1. The Impossibility of Naive Updating

Let $\theta$ be a causal parameter (e.g., marginal ROAS). We observe two datasets:

Observational ( $D_{\text{obs}}$ ): $N_{\text{obs}}$ data points, biased. $\mathbb{E}[\hat{\theta}_{\text{obs}}] = \theta + \delta$ .
Experimental ( $D_{\text{exp}}$ ): $N_{\text{exp}}$ data points, unbiased. $\mathbb{E}[\hat{\theta}_{\text{exp}}] = \theta$ .
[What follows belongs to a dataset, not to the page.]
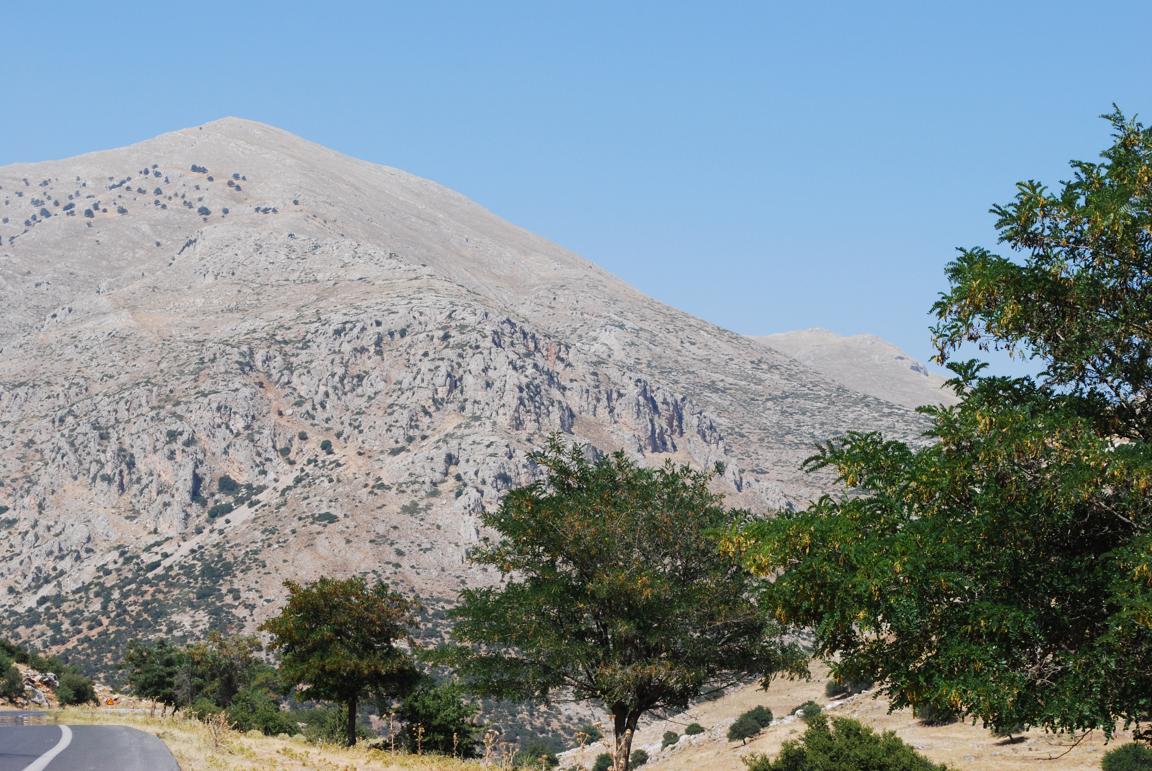 Vue des montagnes dans les environs d'Achladokampos, dans le Péloponnèse.

The standard industry approach uses $D_{\text{exp}}$ to set a prior for a media mix model (MMM) trained on $D_{\text{obs}}$ :

P(\theta) = \mathcal{N}(\hat{\theta}_{\text{exp}}, \sigma_{\text{exp}})

Proposition 1 (Asymptotic Likelihood Dominance)

Under standard regularity conditions (consistency of the MLE, finite Fisher information), as $N_{\text{obs}} \to \infty$ while $N_{\text{exp}}$ remains constant, the Kullback-Leibler divergence between the posterior and the biased observational likelihood goes to zero:

\lim_{N_{\text{obs}} \to \infty} D_{KL}(P(\theta \mid D_{\text{obs}}, D_{\text{exp}}) \,||\, P(\theta \mid D_{\text{obs}})) = 0

Proof sketch: By Bernstein-von Mises, the posterior is asymptotically normal with precision $\propto N_{\text{obs}}$ . The prior (informed by $D_{\text{exp}}$ ) has fixed precision. As $N_{\text{obs}} \to \infty$ , the likelihood precision dominates, and the posterior mean converges to the MLE from $D_{\text{obs}}$ , which is biased. ∎

Implication: The experiment is asymptotically ignored. The model converges to the biased estimate $\theta + \delta$ with arbitrarily high certainty. No amount of tuning hyperparameters can prevent this—it is a structural property of the Bayesian update. This necessitates a fundamentally different modeling approach.

Why This Matters

In media measurement, $N_{\text{obs}}$ (daily attribution data) is typically 1000-10000× larger than $N_{\text{exp}}$ (quarterly geo experiments). A naive informative prior is immediately overwhelmed. The experimental signal, no matter how carefully collected, becomes statistically irrelevant. Teams observe this empirically ("our geo results don't move the MMM") but lack a formal explanation. Proposition 1 provides that explanation.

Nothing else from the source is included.